### Task:
Word for word, copy the line that contains "Bludesch, Filialkirche hl." and each line after it in the data below. Pictures stay out of the copy.

### Source material:
......
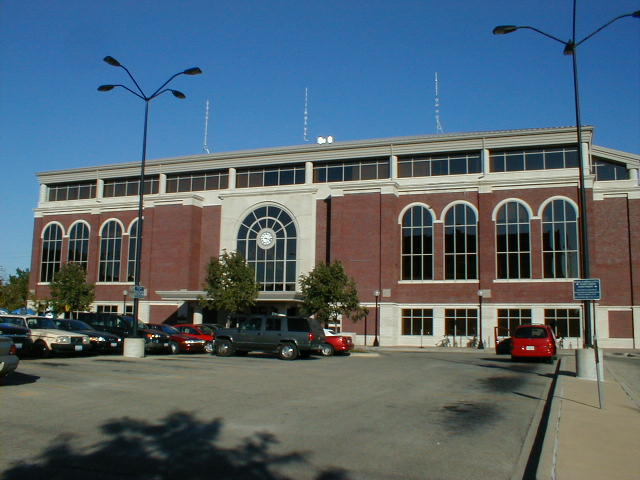 Illinois Terminal
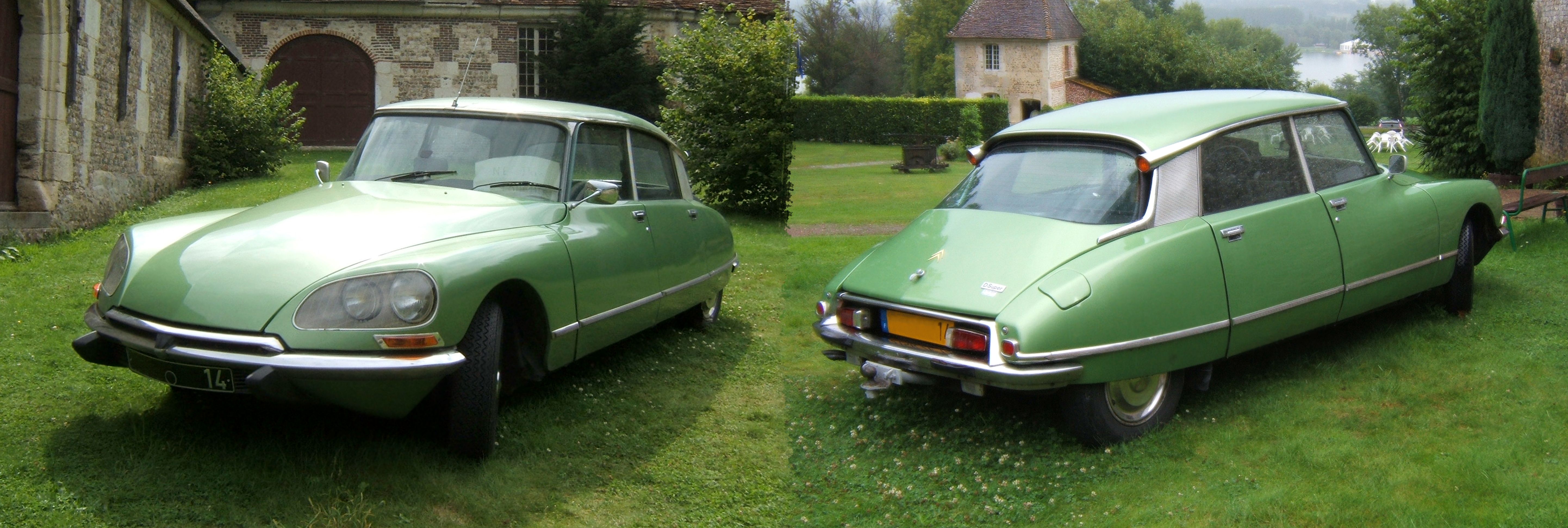 Une DS Super au Musée Automobile de Pont-L'Evêque (aujourd'hui fermé), dans le Calvados.
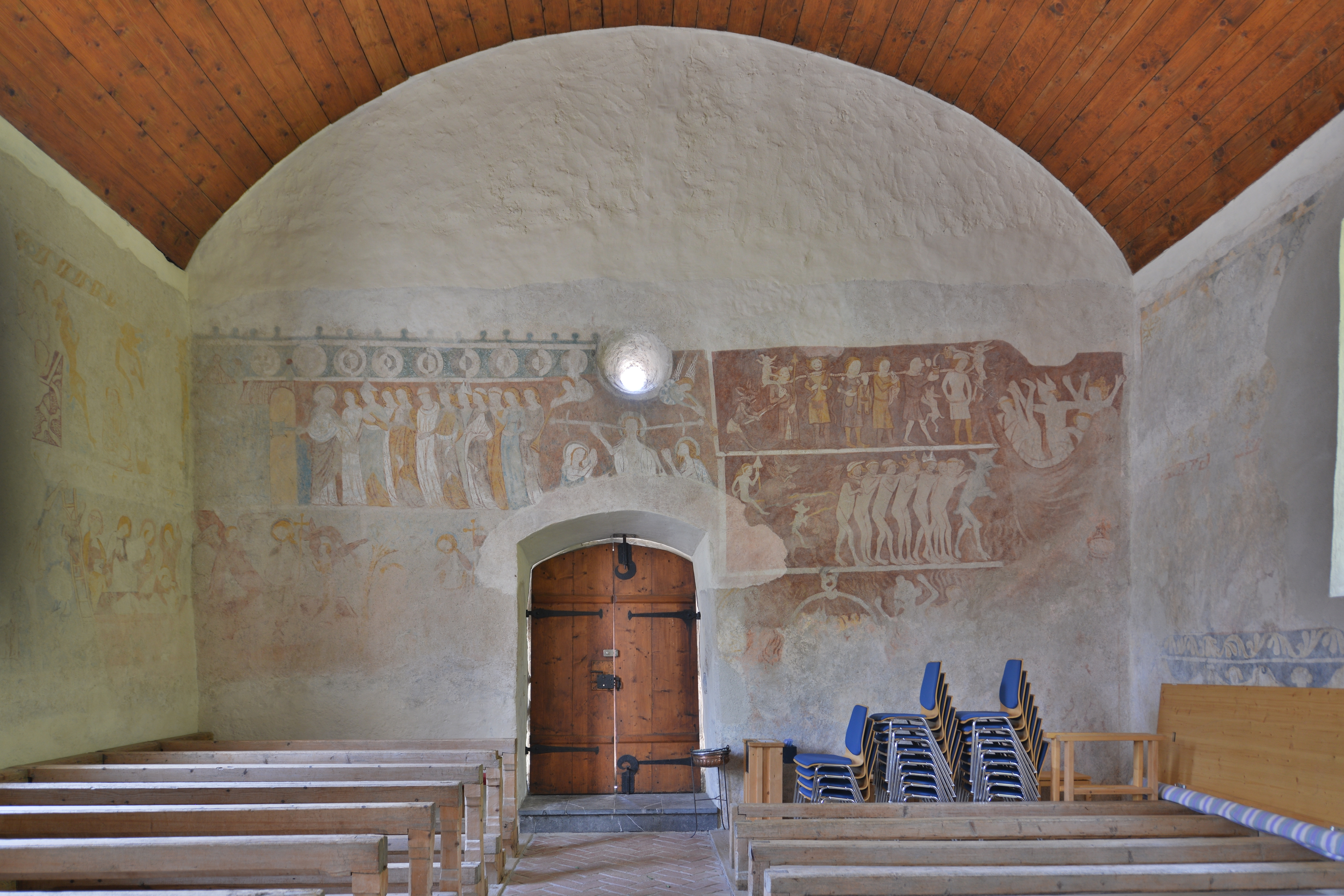 Bludesch, Filialkirche hl. Nikolaus, in Zitz. Urkundlich um 842 "Cise". 1483 Kaplanei. Breiter spätromanischer Bau mit eingezogenem quadratisch barockem Chor unter gemeinsamen Satteldach, Rechteckfenster; Nord-Tur, mit gekoppelten un einfach darüber gestellten Schallöffnungen, vorkragendem Giebelgesims, gemauertem Giebelspitzhelm mit knopfartigen Fialen. Südlich an Langhaus und Chor angebaute Sakristei mit Pultdach von 1629. Im Chor ehemalige Rundapsis durch Ausgrabungen festgestellt, Ummantelung 1629/30.
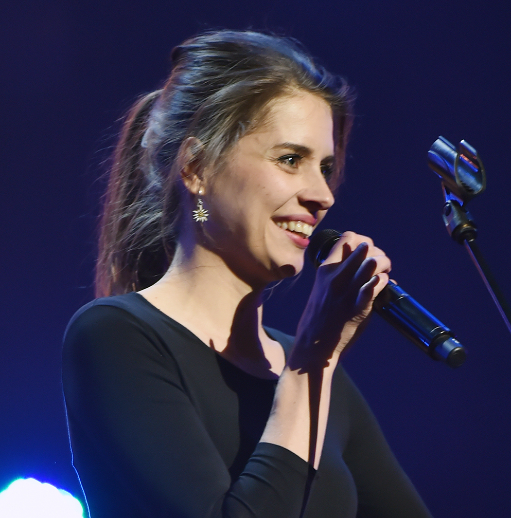 Simona Martausová
......
### Result below:
 Bludesch, Filialkirche hl. Nikolaus, in Zitz. Urkundlich um 842 "Cise". 1483 Kaplanei. Breiter spätromanischer Bau mit eingezogenem quadratisch barockem Chor unter gemeinsamen Satteldach, Rechteckfenster; Nord-Tur, mit gekoppelten un einfach darüber gestellten Schallöffnungen, vorkragendem Giebelgesims, gemauertem Giebelspitzhelm mit knopfartigen Fialen. Südlich an Langhaus und Chor angebaute Sakristei mit Pultdach von 1629. Im Chor ehemalige Rundapsis durch Ausgrabungen festgestellt, Ummantelung 1629/30.
 Simona Martausová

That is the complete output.